We recently spoke with Doug Cahill, senior analyst and group director at Enterprise Strategy Group, to get his take on the importance of the DevSecOps approach as well as how to retool organizations to adopt the emerging principle.
Q: Cyber security is often not an integral part of the DevOps roadmap. What are the dangers of such a siloed approach and what is the impact on the business?
A: Application development is now often being driven out of line of business, outside of the purview of centralized IT and cyber security teams. That’s because there’s a need to get new applications into production, or update applications already in production, as quickly as possible.
The risk of not having security integrated in a decentralized IT and application development approach is that there are too often no security controls applied. That means that too often new “code-as-infrastructure” is getting deployed into production for which security wasn’t contemplated at all.
Another problem is the use of default settings. Some basic examples are server workloads that are provisioned in the public cloud without going through a jump host or single proxy, which means they can be subject to being port scanned. Another common mistake is the lack of appropriate authentication controls; use of multifactor authentication (MFA) is something that a security practitioner would champion, but without security involvement in the DevOps process, it may not be thought about.
The risk to the business is as more application infrastructure becomes public cloud resident, we’re finding more of that is business-critical and sensitive. That exposes the organization to a variety of cyber security threats, both internal and external.
Q: Explain the schism between DevOps and cyber security teams that leads to siloed operations and failure to embrace more integrated DevSecOps practices.
A: It is really based in competing objectives. The AppDev and DevOps teams are chartered with moving quickly, getting new applications to production and updating those applications iteratively based on feedback from the market. Security, on the other hand, is chartered with making sure those applications behave in their intended state, meaning they are not compromised. Therefore, security professionals generally take a more deliberate, methodical approach to their job.
Security practitioners sometimes see DevOps akin to running with scissors—bad things happen when you move fast, from their perspective. DevOps, on the other hand, thinks security is just going to slow them down. In reality, there is a way to secure infrastructure at the speed of DevOps, so it’s a misunderstanding based on competing objectives. The gap can be closed, but the first thing is to understand that there is a gap.
Q: There’s a lot of talk about “shifting security left,” but also “shifting security right.” Can you explain what is meant by both and how it addresses integrated DevSecOps best practices.

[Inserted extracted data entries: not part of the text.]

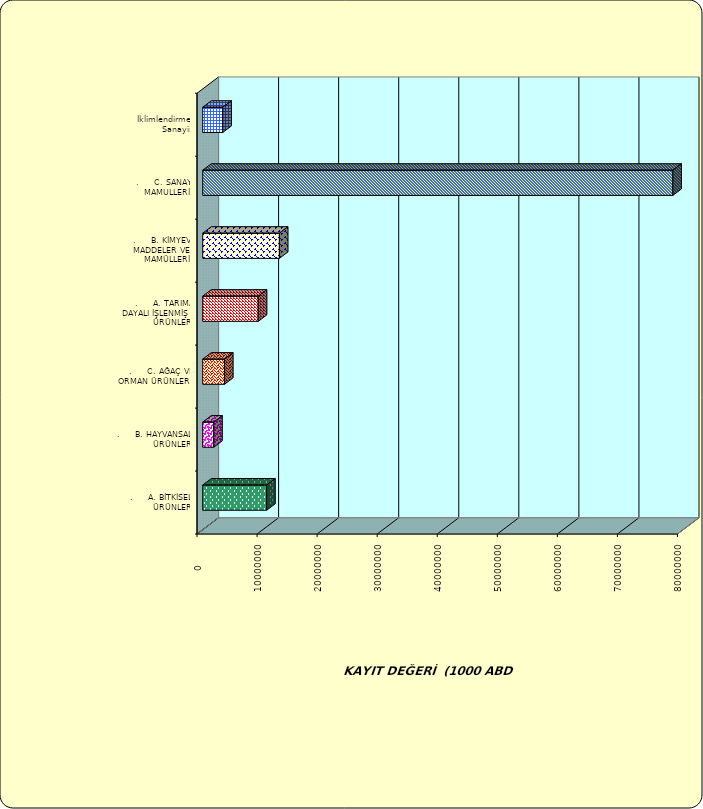
| Category | Series 0 |
|---|---|
| .     A. BİTKİSEL ÜRÜNLER | 10651264.567 |
| .     B. HAYVANSAL ÜRÜNLER | 1835266.062 |
| .     C. AĞAÇ VE ORMAN ÜRÜNLERİ | 3634314.192 |
| .     A. TARIMA DAYALI İŞLENMİŞ ÜRÜNLER | 9255304.998 |
| .     B. KİMYEVİ MADDELER VE MAMÜLLERİ | 12772718.858 |
| .     C. SANAYİ MAMULLERİ | 78287137.891 |
|  İklimlendirme Sanayii | 3350647.903 |

A: The shift security left, shift security right metaphors are akin to the notion of having security bolted in versus bolted on. Traditionally, security has been bolted on; it hasn’t always necessarily been part of the design center. The world of continuous integration and continuous delivery (CI/CD) is really an opportunity to bake security into all environments and stages from development to test to production environments. We can think of shift left as pre-deployment and shift right as runtime. The notes to shift right is a reminder that we still have to apply runtime controls to those production servers and applications to protect them from intrusions. This includes things like appropriate access controls in terms of updating host-based firewalls, anti-malware controls, and anti-exploit controls.
Q: Why should a company integrate security processes and controls with DevOps?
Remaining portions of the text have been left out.